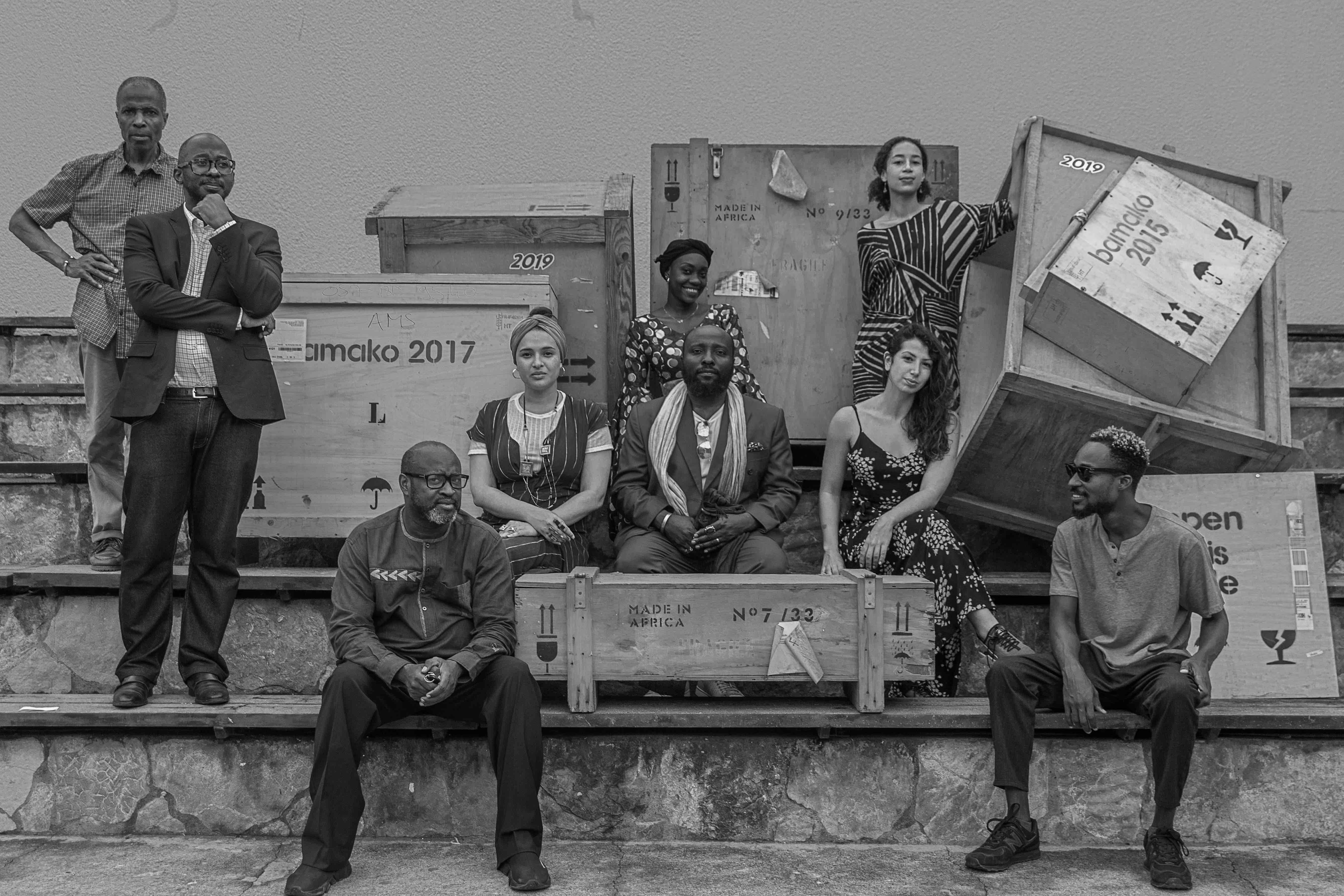 image pour illustrer la biennale de la photographie au Mali
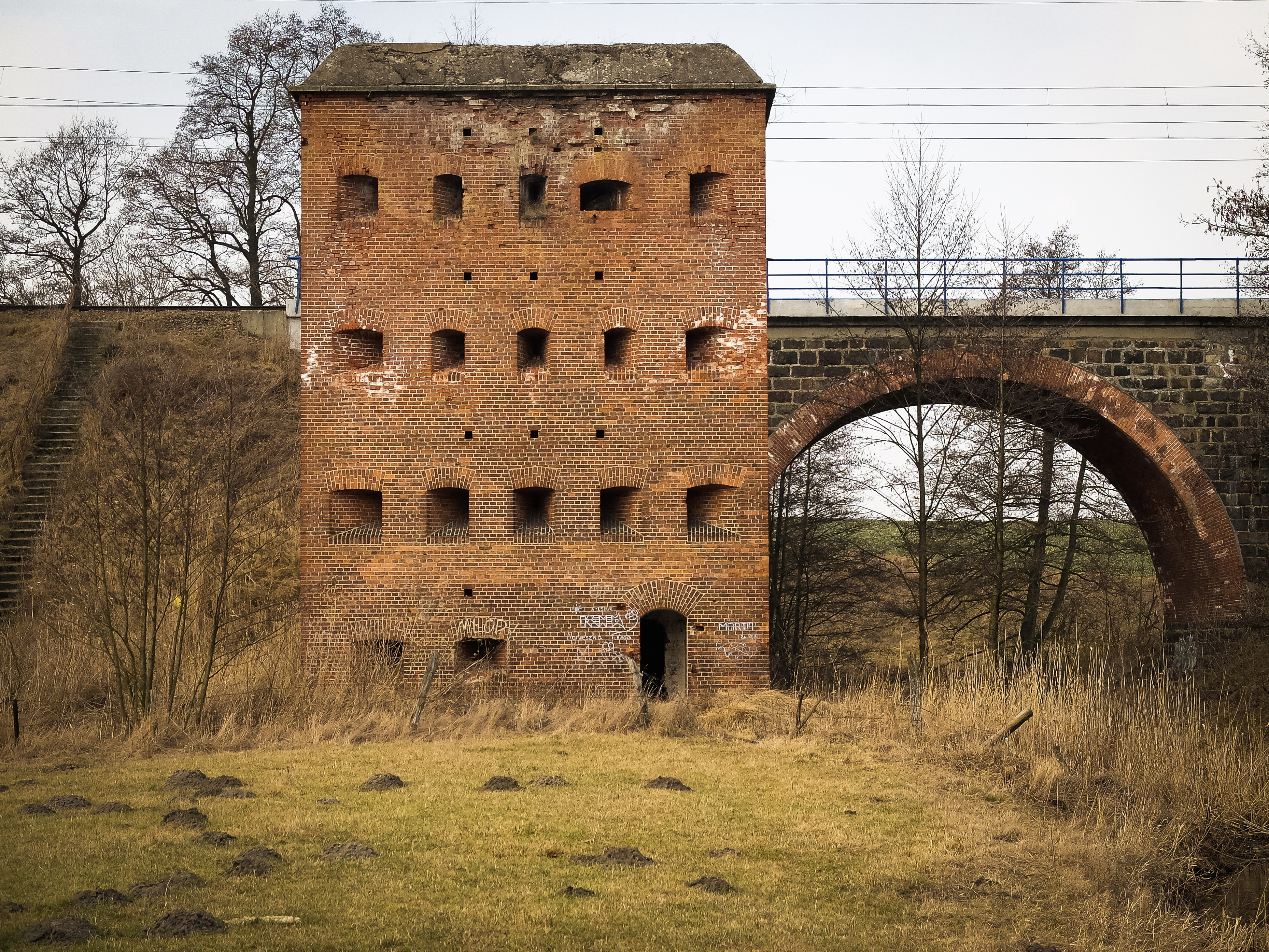 Tomaryny, wieże obronne mostu kolejowego na Pasłęce, 1901-1902
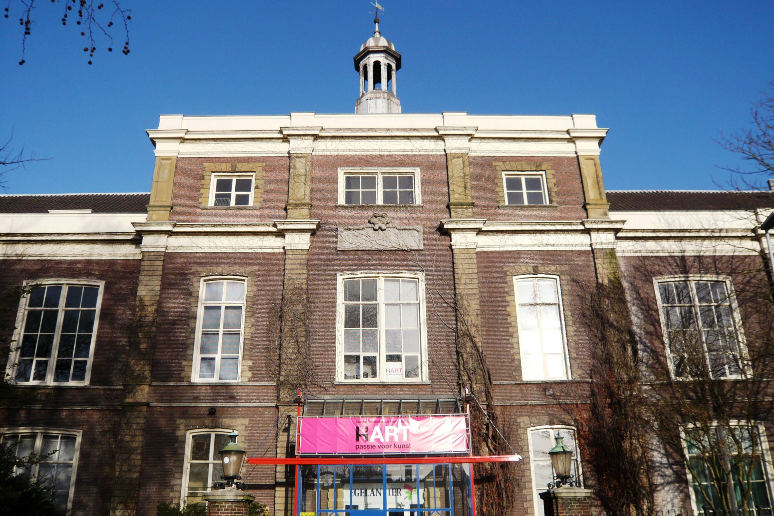 Egelantier. Vormalige Elisabeth Gasthuis, Gasthuisvest 47, Haarlem.
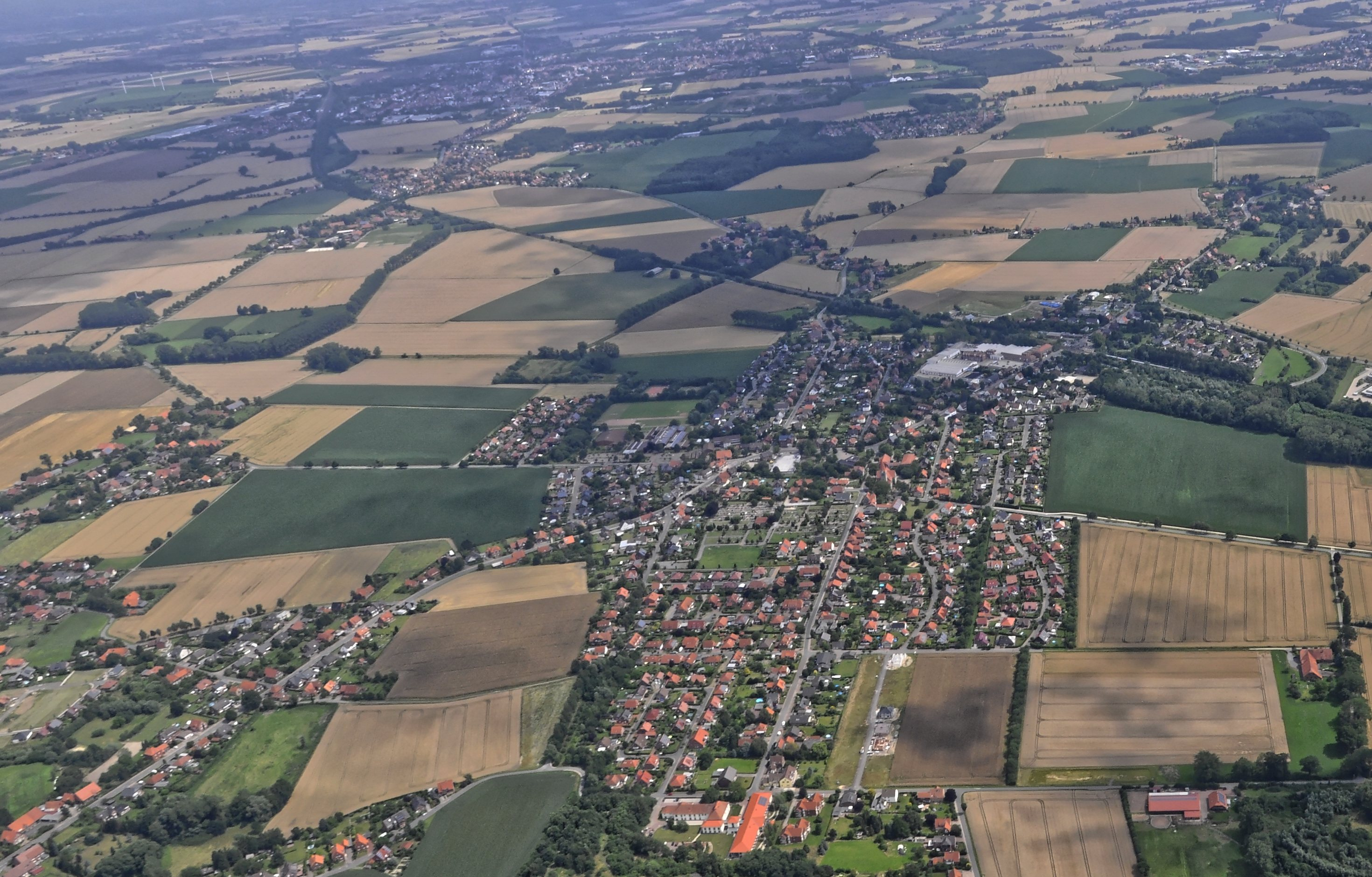 Bilder vom Flug Nordholz-Hammelburg 2015: Helpsen
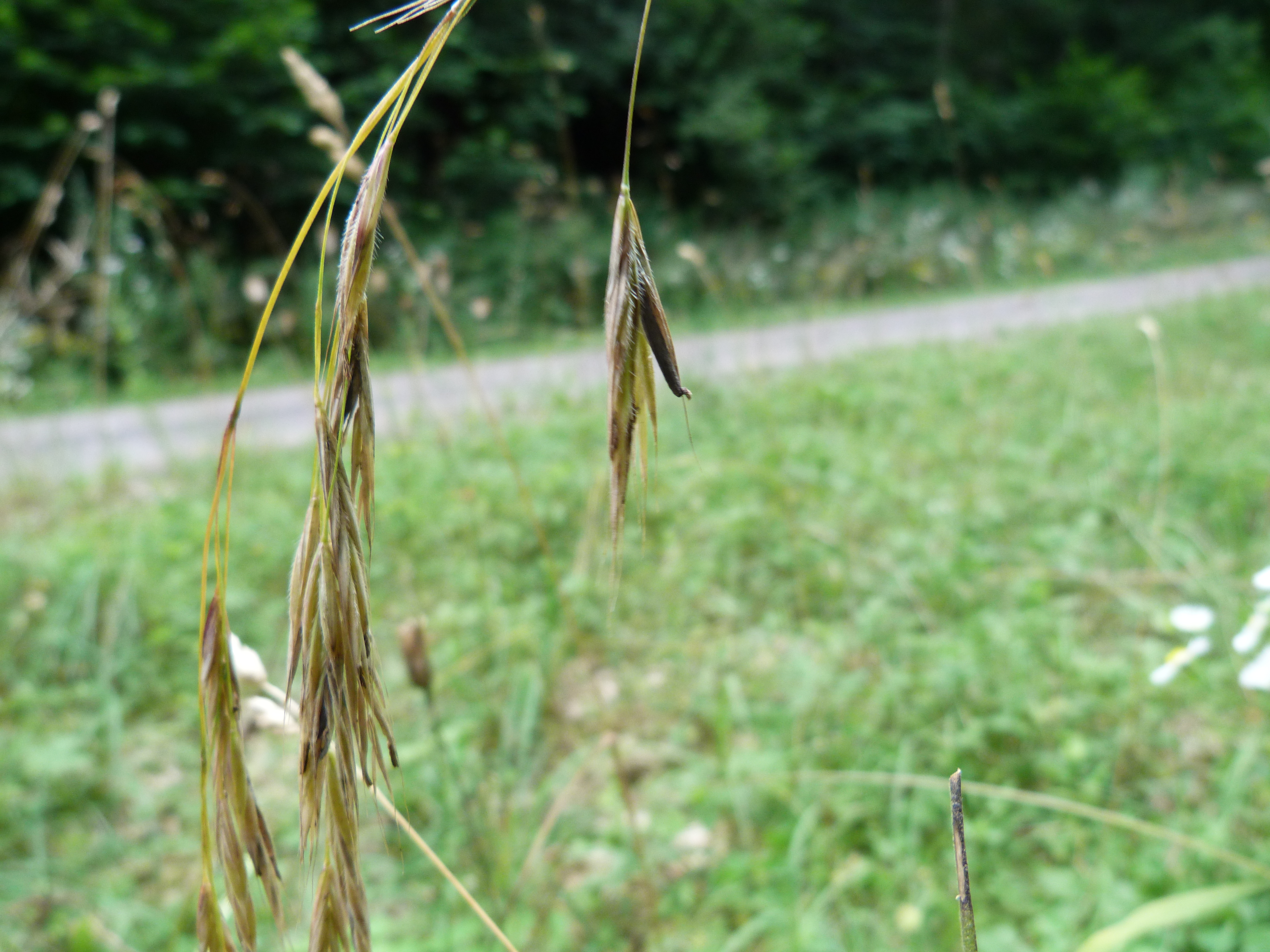 Ergot sur Bromus ramosus Savigny-lès-Beaune
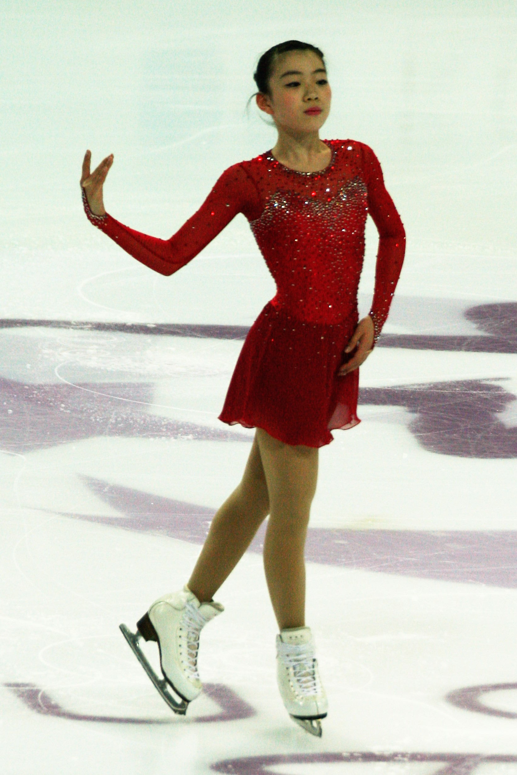 Рика Кихара (Япония) на финале Гран-при по фигурному катанию среди юниоров 2016-2017
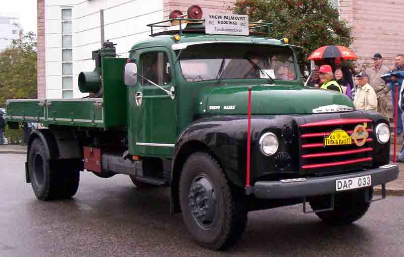 Volvo L 47505 Raske Truck 1965
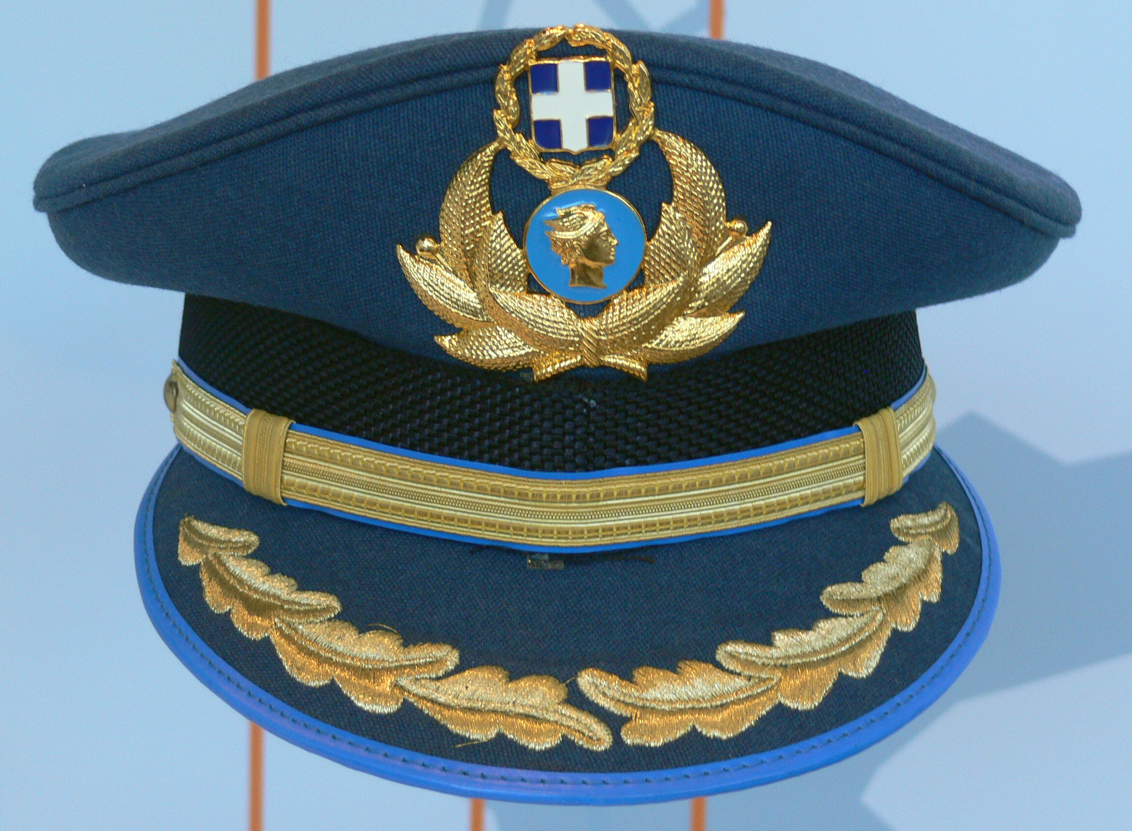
----
=== Goal of the exercise ===
From the line holding "Tomaryny, wieże obronne" down to the final line of the entries above, print every line exactly. Pictures do not go in.

=== Exercise output ===
 Tomaryny, wieże obronne mostu kolejowego na Pasłęce, 1901-1902
 Egelantier. Vormalige Elisabeth Gasthuis, Gasthuisvest 47, Haarlem.
 Bilder vom Flug Nordholz-Hammelburg 2015: Helpsen
 Ergot sur Bromus ramosus Savigny-lès-Beaune
 Рика Кихара (Япония) на финале Гран-при по фигурному катанию среди юниоров 2016-2017
 Volvo L 47505 Raske Truck 1965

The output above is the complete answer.